When deciding which conceptual technique to use, the recommendations by Birou, Fawcett and Magnan (2008) can be applied in order to properly evaluate the scope of the conceptual model in question. Understanding the conceptual models scope will lead to a more informed selection of a technique that properly addresses that particular model. In summary, when deciding between modelling techniques,
answering the following questions would allow one to address some important conceptual modelling considerations.
1. What content will the conceptual model represent? 2. How will the conceptual model be presented?
3. Who will be using or participating in the conceptual model? 4. How will the conceptual model describe the system? 5. What is the conceptual models focus of observation?

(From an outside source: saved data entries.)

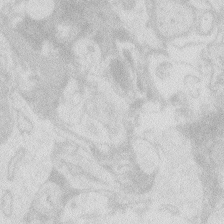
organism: Zebrafish
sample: Macrophage
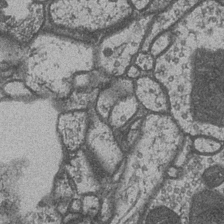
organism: Drosophila
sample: Optic medulla
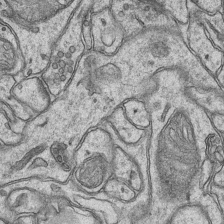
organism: Mouse
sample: CA1 Hippocampus
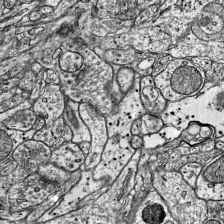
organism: Mouse
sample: Visual Cortex
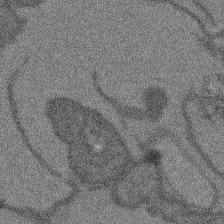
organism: Arabidopsis thaliana
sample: Root tip
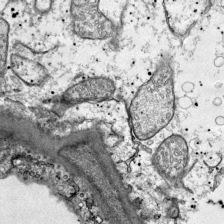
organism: Mouse
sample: Visual Cortex
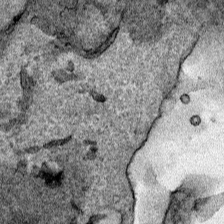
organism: Human
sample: Mitochondria in HCT116 cells
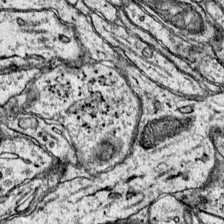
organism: Mouse
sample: Primary visual cortex
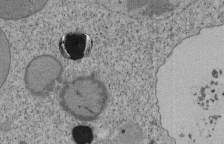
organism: Tetrahymena
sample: Cilia in tetrahymena
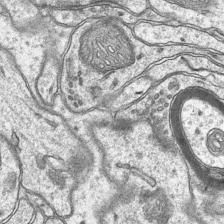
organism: Mouse
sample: CA1 Hippocampus
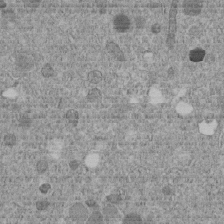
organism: C. elegans
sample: C. elegans embryo early stage
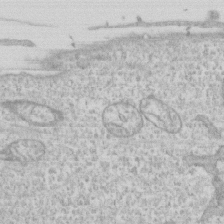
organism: Human
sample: CRL-1474
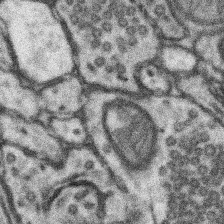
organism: Mouse
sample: Somatosensory cortex neuropil
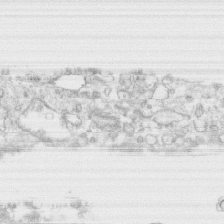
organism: Human
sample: CRL-1474
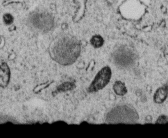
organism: C. elegans
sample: C. elegans embryo early stage
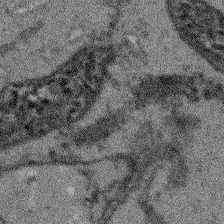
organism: Arabidopsis thaliana
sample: Root tip
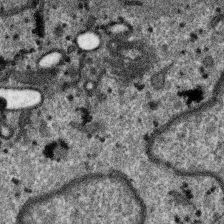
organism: Human
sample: Lung epithelial cells infected with SARS-CoV-2
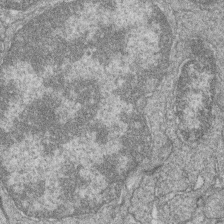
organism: Zebrafish
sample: Cilia; retinal pigment epithelium
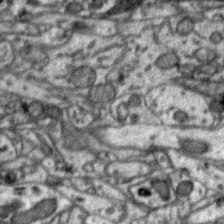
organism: Zebra finch
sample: Brain
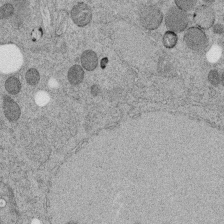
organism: C. elegans
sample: C. elegans embryo early stage
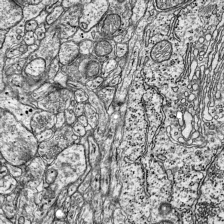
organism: Mouse
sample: Visual Cortex
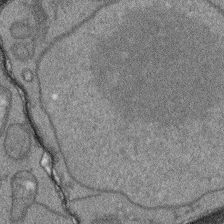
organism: Arabidopsis thaliana
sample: Root tip
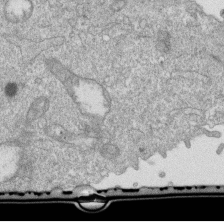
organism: Human
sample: HeLa cell HIV synapse
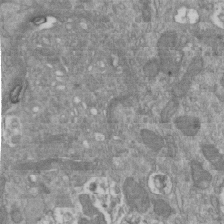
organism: Mouse
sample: ED-1 cell nuclei; centrioles
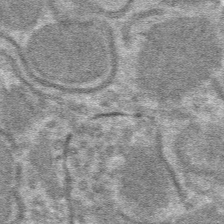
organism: Mouse
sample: Mouse hepatocytes
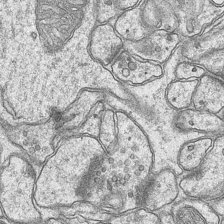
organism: Mouse
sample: CA1 Hippocampus
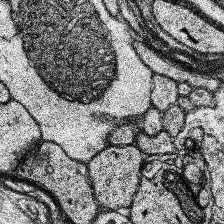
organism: Human
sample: Temporal Lobe
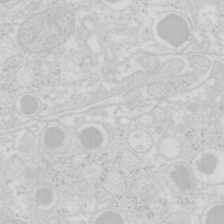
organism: Mouse
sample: Pancreas
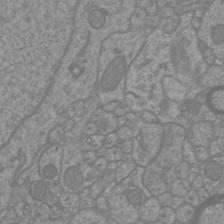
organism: Mouse
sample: Cortical neurons
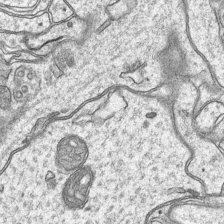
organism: Mouse
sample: CA1 Hippocampus
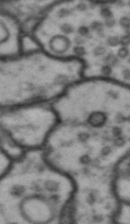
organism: Drosophila
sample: Brain
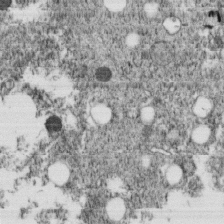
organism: C. elegans
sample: C. elegans embryo early stage
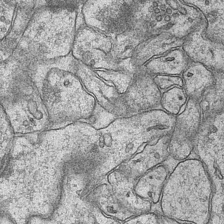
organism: Mouse
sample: CA1 Hippocampus
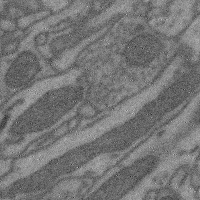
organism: Mouse
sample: Cerebral cortex
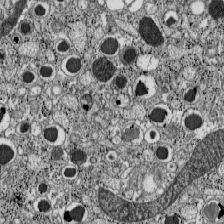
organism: C57BL Mouse
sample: Pancreatic islet
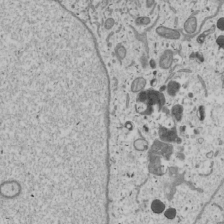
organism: Human
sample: Mitochondria in U2OS cells
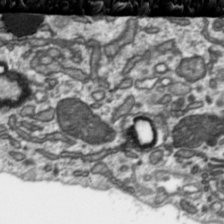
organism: Toxoplasma gondii
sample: Parasites in a vacuole inside a host cell
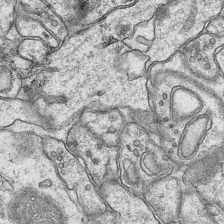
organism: Mouse
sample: CA1 Hippocampus
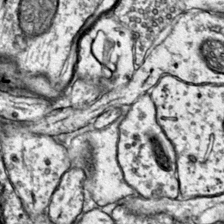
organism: Mouse
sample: Primary visual cortex
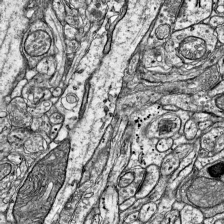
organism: Mouse
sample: Visual Cortex
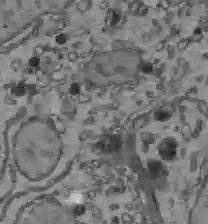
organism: C57BL Mouse
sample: Liver
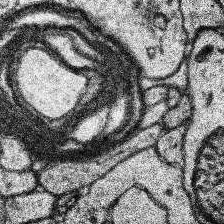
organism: Human
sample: Temporal Lobe
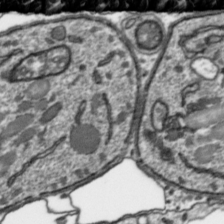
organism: Toxoplasma gondii
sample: Parasites in a vacuole inside a host cell
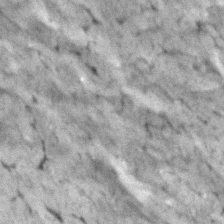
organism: Human
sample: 1205lu cells
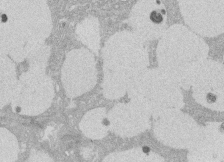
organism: Rat
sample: Salivary granule
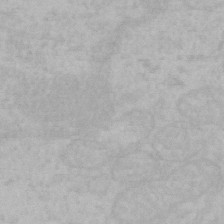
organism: Mouse
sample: Choroid plexus
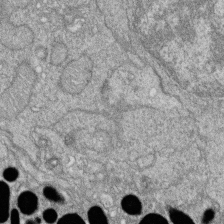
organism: Zebrafish
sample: Cilia; retinal pigment epithelium
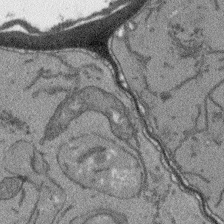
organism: Arabidopsis thaliana
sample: Root tip
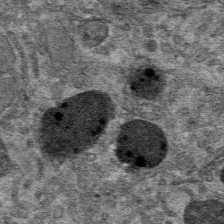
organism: Mouse
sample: Mouse hepatocytes
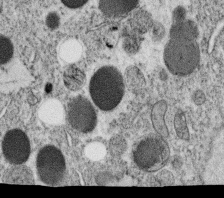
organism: C. elegans
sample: C. elegans oocyte; sperm cells
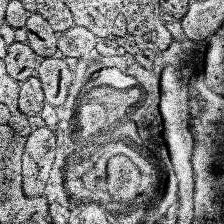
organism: Human
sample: Temporal Lobe
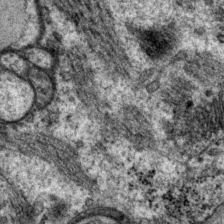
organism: P. pacificus
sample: Pharynx
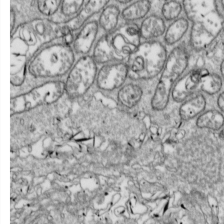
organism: Drosophila
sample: Cell division; meiosis; drosophila spermatocytes
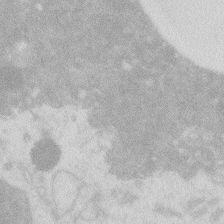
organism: Zebrafish
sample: Macrophage
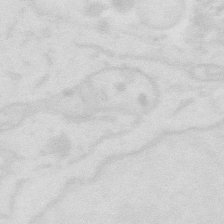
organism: Human
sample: HeLa cells
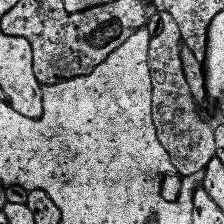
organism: Human
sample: Temporal Lobe
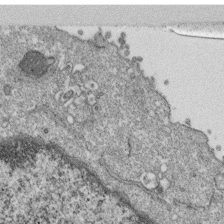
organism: African green monkey
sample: Vero E6 cells infected with SARS-CoV-2
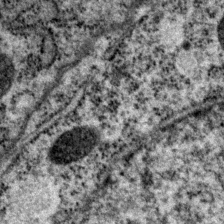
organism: P. pacificus
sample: Pharynx
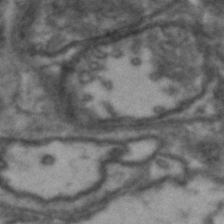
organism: Drosophila
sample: Brain
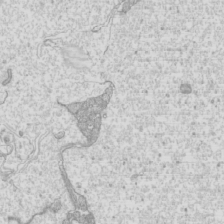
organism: Mouse
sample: Cilia; mouse epididymis
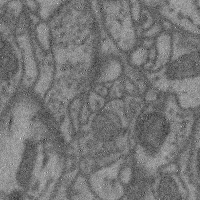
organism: Mouse
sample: Cerebral cortex
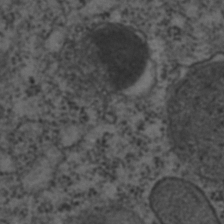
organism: C. elegans
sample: C. elegans embryo
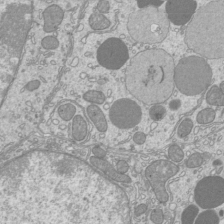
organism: Mouse
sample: Cilia; mouse epididymis
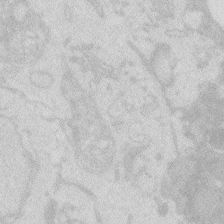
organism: Zebrafish
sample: Macrophage
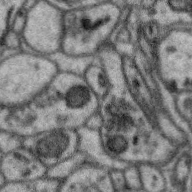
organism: Zebra finch
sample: Brain
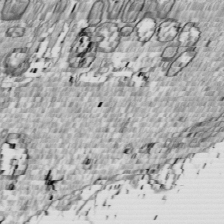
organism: Drosophila
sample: Cell division; meiosis; drosophila spermatocytes
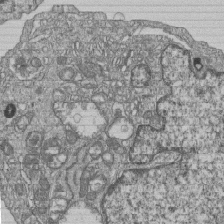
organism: Human
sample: MDA-MB-231 cells
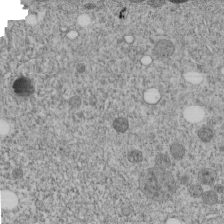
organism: C. elegans
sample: C. elegans embryo early stage
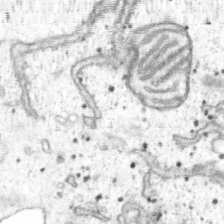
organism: Human
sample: HeLa cells
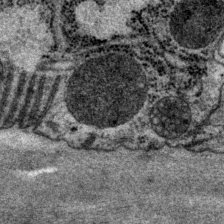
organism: P. pacificus
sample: Pharynx
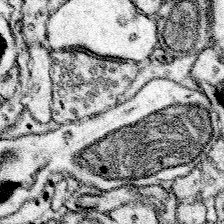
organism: Mouse
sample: Somatosensory cortex neuropil
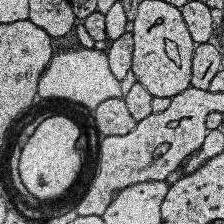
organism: Human
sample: Temporal Lobe
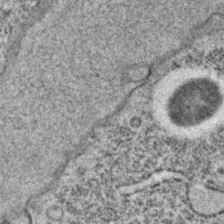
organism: C. elegans
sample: C. elegans embryo
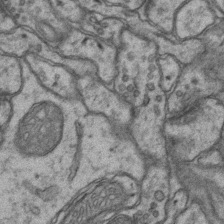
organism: Mouse
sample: CA1 Hippocampus
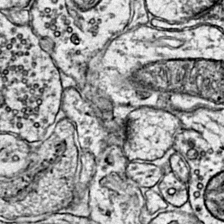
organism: Mouse
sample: Primary visual cortex
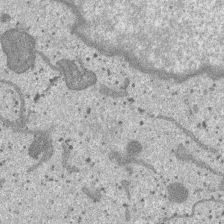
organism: Human
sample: Lung epithelial cells infected with SARS-CoV-2
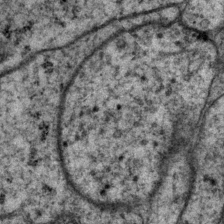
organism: P. pacificus
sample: Pharynx
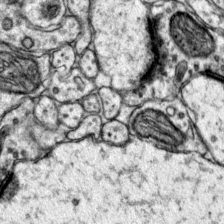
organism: Mouse
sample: Primary visual cortex
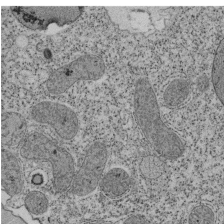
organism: Tetrahymena
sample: Cilia in tetrahymena
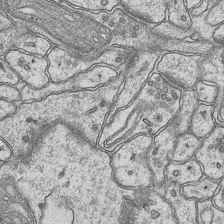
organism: Mouse
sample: CA1 Hippocampus
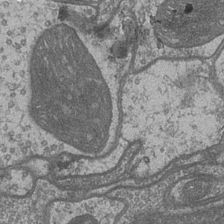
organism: Drosophila
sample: Optic medulla
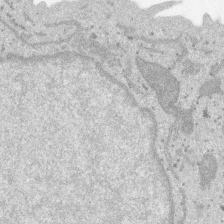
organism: Human
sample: Lung epithelial cells infected with SARS-CoV-2
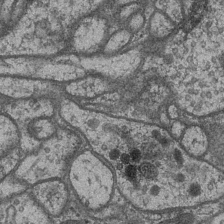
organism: Drosophila
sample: Optic medulla
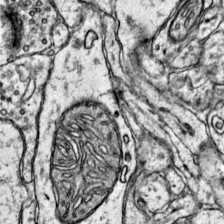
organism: Mouse
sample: Primary visual cortex
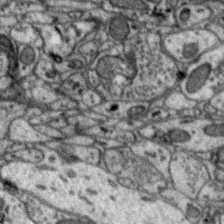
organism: Zebra finch
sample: Brain
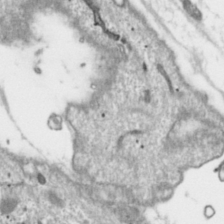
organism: Toxoplasma gondii
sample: Parasites in a vacuole inside a host cell
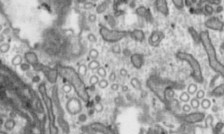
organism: Toxoplasma gondii
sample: Parasites in a vacuole inside a host cell
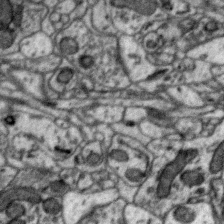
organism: Zebra finch
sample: Brain
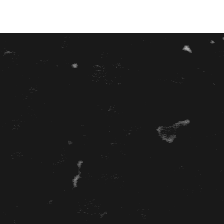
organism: Platynereis dumerilii
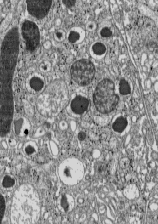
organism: C57BL Mouse
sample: Pancreatic islet
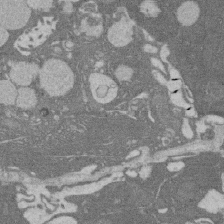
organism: Rat
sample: Salivary granule
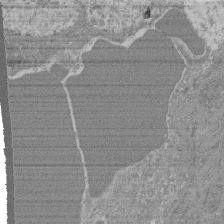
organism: Mouse
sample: Glomerulus
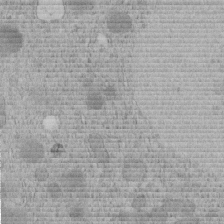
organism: C. elegans
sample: C. elegans embryo early stage
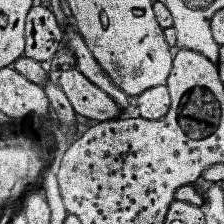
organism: Human
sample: Temporal Lobe
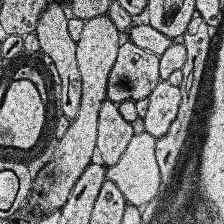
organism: Human
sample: Temporal Lobe
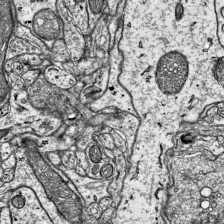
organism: Mouse
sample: Visual Cortex
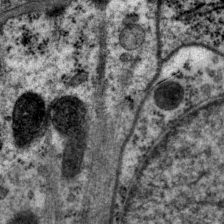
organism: P. pacificus
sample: Pharynx
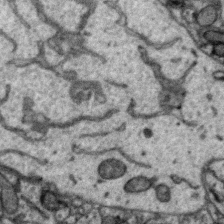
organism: Zebra finch
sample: Brain
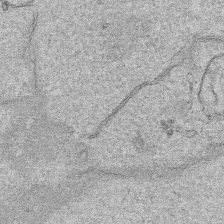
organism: Human
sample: Mitochondria in HCT116 cells
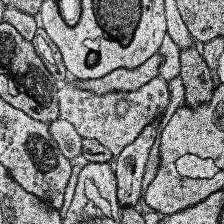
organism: Human
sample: Temporal Lobe
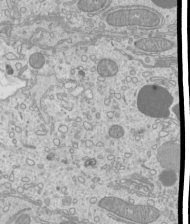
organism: Mouse
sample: Cilia; mouse epididymis
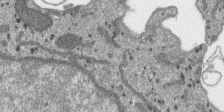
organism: Human
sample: Lung epithelial cells infected with SARS-CoV-2
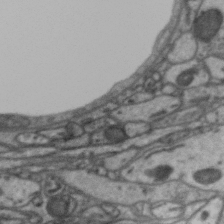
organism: Zebra finch
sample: Brain
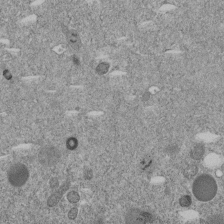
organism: C. elegans
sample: C. elegans embryo early stage
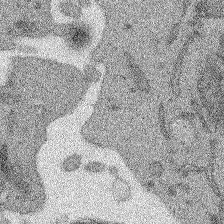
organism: Human
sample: HeLa cells
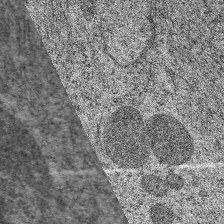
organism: C. elegans
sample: Pharynx

6. Will the conceptual model be efficient or effective in describing the system?
Another function of the simulation conceptual model is to provide a rational and factual basis for assessment of simulation application appropriateness. Essentially, from the explanations under the whole of section 3.6, there is only one conceptual model except that there are different approaches or techniques in the modelling or development of the conceptual models depending on the activity that the modeller intends to undertake. This is so from the fact that an engineer will design a conceptual model using different technique from the economist who intends to solve a business challenge.